I refuse to let go of my sophomoric sense of humor. Yes, I regularly make inappropriate jokes—mostly at my own expense—because I believe growing older is about gravitas as we age, and levity. Our sense of humor is something we carry with us until we die and laughing has proven to be a variable correlated with living a longer, healthier life.
What’s your philosophy on celebrating birthdays as an adult? How do you celebrate yours?
I’ve enjoyed being a “social alchemist,” a mixologist of people. Since age 30, I’ve celebrated a multi-day birthday party in far-flung places around the world every five years: Kauai, Bali, Las Vegas, Marrakech, Burning Man, and Baja. I loved introducing my diverse collection of friends to each other and celebrating in places that many of my friends have never experienced. I was supposed to do my 60th birthday party leading an all-campus workshop at the Esalen Institute in Big Sur, but Covid canceled that plan. For my 65th in a couple years, I will likely do something more subdued and intimate with a dozen friends instead of 100 folks. Being a Halloween baby, I do love a reason to get dressed up.
Aside from celebrating my birthdays around the world, this essay resonates with me! I love my 50s! I feel like I’m me again -instead of pieces of everyone else. Didn’t Dr.
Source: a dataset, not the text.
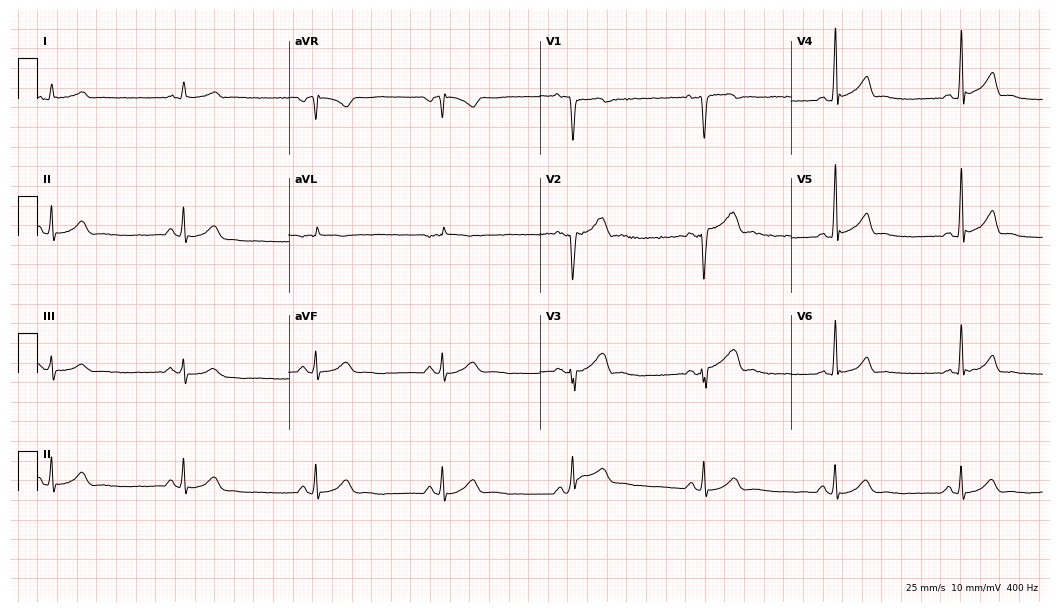
Electrocardiogram (10.2-second recording at 400 Hz), a man, 48 years old. Interpretation includes sinus bradycardia (a sinus rate of 50 beats per minute or less).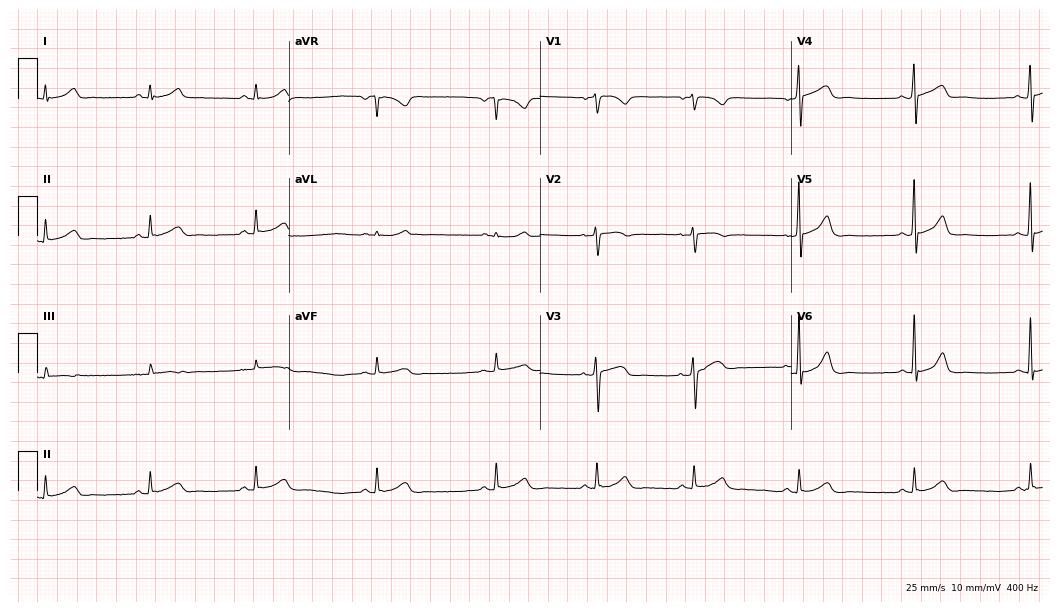
ECG (10.2-second recording at 400 Hz) — a female, 47 years old. Labelled as a normal ECG.

Seuss tell his readers to, “become more YOUier”? That’s what my 50s have been for me. I have four somewhat older kids and I wish I could explain to them the wisdom gained with aging; but like Proust says, you’ve got to go through it to earn it. Life seems to be lived backwards sometimes.
You've reminded me of a Willa Cather quote that I love. I'm going to share it here because I think you'll like it, too. It comes from O, Pioneers! "Neither Oscar nor Lou has changed much; they have simply, as Alexandra said of them long ago, grown to be more and more like themselves."
Btw, thanks for developing the MEA and publishing your ideas. I'm 63 as well and am just (finally!) coming to realize how permeated I've been with ageist beliefs that have made me fear my future instead of embrace it as another part of my life adventure. Now I'm doing much more of the latter.